__Task brief__
Check each line of the data below for the string "voor", then report how many lines have it and nothing else.

Data records
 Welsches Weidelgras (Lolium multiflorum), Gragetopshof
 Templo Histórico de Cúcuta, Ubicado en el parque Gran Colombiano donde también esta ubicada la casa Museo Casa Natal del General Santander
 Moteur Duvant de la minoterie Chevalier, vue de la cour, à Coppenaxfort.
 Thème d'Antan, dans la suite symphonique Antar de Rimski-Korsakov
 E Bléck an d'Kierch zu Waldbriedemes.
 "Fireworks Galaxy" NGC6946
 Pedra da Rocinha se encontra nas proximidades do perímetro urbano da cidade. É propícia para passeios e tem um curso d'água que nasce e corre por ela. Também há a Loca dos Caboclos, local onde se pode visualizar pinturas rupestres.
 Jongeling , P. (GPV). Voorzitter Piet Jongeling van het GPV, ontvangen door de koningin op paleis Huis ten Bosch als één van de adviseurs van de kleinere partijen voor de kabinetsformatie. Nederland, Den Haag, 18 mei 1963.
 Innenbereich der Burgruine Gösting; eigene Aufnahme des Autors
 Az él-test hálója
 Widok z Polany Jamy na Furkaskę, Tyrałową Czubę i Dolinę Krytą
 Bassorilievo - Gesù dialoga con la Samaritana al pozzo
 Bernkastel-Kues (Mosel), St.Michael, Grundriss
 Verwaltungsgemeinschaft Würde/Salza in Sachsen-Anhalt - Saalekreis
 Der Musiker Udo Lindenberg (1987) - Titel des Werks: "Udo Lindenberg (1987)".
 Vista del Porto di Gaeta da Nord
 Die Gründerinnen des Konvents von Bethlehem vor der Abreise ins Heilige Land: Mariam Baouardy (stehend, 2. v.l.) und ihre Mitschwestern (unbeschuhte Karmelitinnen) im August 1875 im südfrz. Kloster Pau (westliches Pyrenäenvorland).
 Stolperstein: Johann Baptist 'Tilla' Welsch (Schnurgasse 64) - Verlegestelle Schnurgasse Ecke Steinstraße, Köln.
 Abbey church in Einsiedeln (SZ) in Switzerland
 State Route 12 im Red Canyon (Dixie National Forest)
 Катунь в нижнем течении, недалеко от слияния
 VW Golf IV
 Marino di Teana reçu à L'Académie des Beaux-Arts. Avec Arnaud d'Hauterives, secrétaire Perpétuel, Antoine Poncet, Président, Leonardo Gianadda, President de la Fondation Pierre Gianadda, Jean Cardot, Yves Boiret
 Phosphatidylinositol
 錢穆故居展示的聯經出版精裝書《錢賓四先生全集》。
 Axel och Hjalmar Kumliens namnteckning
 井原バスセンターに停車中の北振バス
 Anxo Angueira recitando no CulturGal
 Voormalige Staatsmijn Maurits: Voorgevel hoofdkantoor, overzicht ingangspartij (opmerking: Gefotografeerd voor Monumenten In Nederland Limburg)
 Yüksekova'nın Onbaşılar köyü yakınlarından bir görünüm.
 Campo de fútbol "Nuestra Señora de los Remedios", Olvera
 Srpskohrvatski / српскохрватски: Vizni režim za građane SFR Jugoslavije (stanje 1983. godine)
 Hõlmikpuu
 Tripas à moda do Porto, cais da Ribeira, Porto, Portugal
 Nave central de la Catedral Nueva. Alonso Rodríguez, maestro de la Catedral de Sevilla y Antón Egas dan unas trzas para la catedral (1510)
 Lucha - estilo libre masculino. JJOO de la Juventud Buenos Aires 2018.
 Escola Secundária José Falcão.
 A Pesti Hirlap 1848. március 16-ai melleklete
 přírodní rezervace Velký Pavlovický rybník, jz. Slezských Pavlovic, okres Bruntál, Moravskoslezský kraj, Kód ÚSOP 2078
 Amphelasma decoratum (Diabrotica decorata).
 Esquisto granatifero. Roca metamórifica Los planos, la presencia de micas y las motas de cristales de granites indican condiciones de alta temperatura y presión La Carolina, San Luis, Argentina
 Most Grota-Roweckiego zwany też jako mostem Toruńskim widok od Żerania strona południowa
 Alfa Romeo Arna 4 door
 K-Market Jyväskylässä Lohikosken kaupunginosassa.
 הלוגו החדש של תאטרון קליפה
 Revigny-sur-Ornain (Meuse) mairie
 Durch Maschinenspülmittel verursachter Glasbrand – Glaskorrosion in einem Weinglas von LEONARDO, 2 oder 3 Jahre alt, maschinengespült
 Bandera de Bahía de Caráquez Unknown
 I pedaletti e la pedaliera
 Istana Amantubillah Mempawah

__Your solution__
2